BLACKBIRD
Culpa, abuso, ou algo sobre o amor.
Tiago Guedes encena “Blackbird” de David Harrower, autor escocês que cedo obteve um enorme sucesso nos principais palcos europeus com a sua primeira peça F”acas nas Galinhas”. “Blackbird” foi produzida para o Festival Internacional de Edimburgo, havendo outras apresentações um pouco por todo o país, em Londres e em Kensington.
O local é uma sala onde os trabalhadores de uma industria farmacêutica tomam café e refeições. Cacifos, caixas, sacos, lixo, restos de batatas fritas e de sanduíches encontram-se espalhados por todo o lado. Ray, de 56 anos, é o responsável por esses trabalhadores e no que parecia ser um dia igual a tantos outros, é surpreendido pela visita de Una, uma jovem e linda mulher de apenas 27 anos.
O silêncio dos dois e o olhar atónito de Ray diz-nos que aquela mulher por algum motivo não é bem-vinda, nem é suposto estarem alí os dois juntos. O diálogo entre os dois desenrola-se ao mesmo tempo que Ray vigia constantemente a porta. Una tem a jovialidade e a insolência de 27 anos, Ray a discrição e a tolerância de 56 anos.
Una provoca-o e obriga-o a regressar 15 anos até ao momento em que Ray falou com Una pela primeira vez, num churrasco entre vizinhos, e o que começou por ser uma educada e simpática troca de palavras entre um homem e uma criança, tornar-se-ia na maior transformação das suas vidas. Una tinha apenas 12 anos e Ray 41.
As emoções despertam e já pouco importa que alguém alí entre. Após 15 anos as personagens daquela estória estão mais vivas e disponíveis que nunca para enfrentar a culpa, a raiva e todas as emoções que tiverem de sentir.
“Eras a filha do vizinho que estava zangada com o Mundo nesse dia.”

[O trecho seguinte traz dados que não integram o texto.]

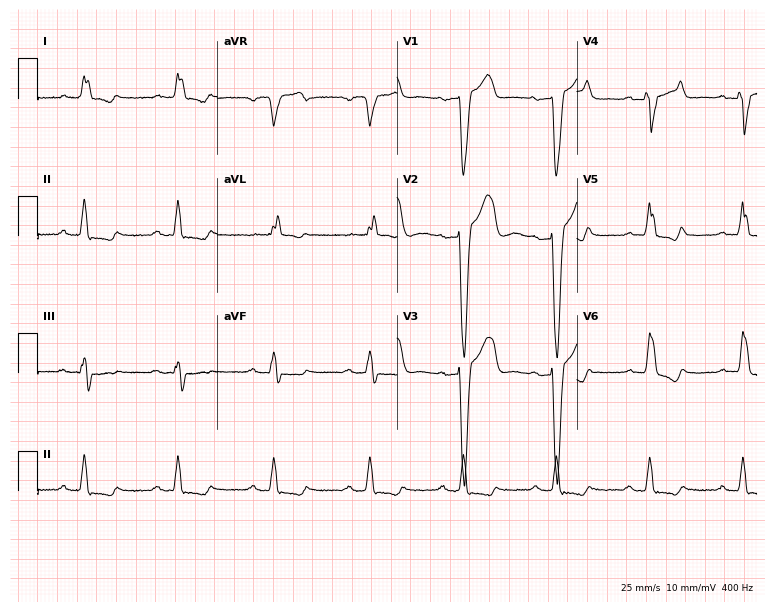
Standard 12-lead ECG recorded from a 68-year-old man (7.3-second recording at 400 Hz). The tracing shows left bundle branch block.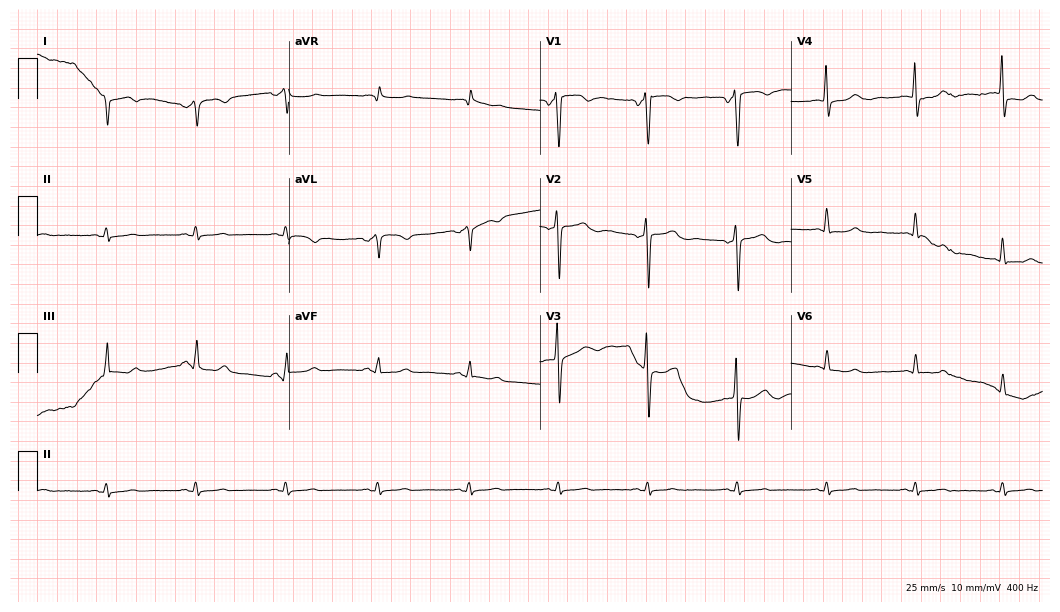
12-lead ECG (10.2-second recording at 400 Hz) from a male, 57 years old. Screened for six findings — first-degree AV block, right bundle branch block, left bundle branch block, sinus bradycardia, atrial fibrillation, sinus tachycardia — none is recorded. Other findings, if any, are not listed.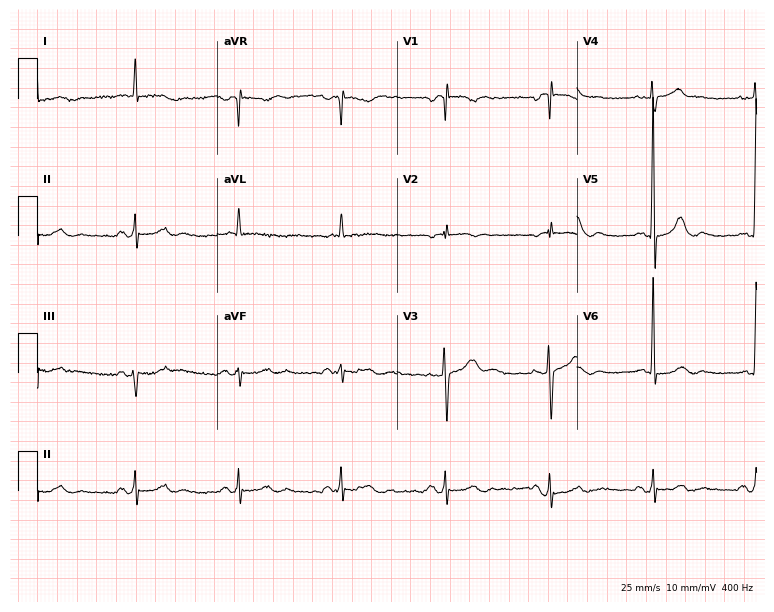
ECG — an 80-year-old male patient. Screened for six findings — first-degree AV block, right bundle branch block, left bundle branch block, sinus bradycardia, atrial fibrillation, sinus tachycardia — none is recorded.

“Sabias o que querias. Sabias mais de amor que ela e que eu. Tu surpreendeste-me. Fizeste-me rir.”
O diálogo crú e exasperado daqueles corpos reprimidos, faz com que o confronto entre os dois nos agarre e nos fixe à palavra e ao mundo interior de cada um deles, numa potenciação genial da trama que ao aproximar-se do fim faz-nos querer ver mais, e saber mais.
“Deixaste-me sozinha, a sangrar. Deixaste-me.”
“Nunca tive outro desejo. Não sou como os outros.”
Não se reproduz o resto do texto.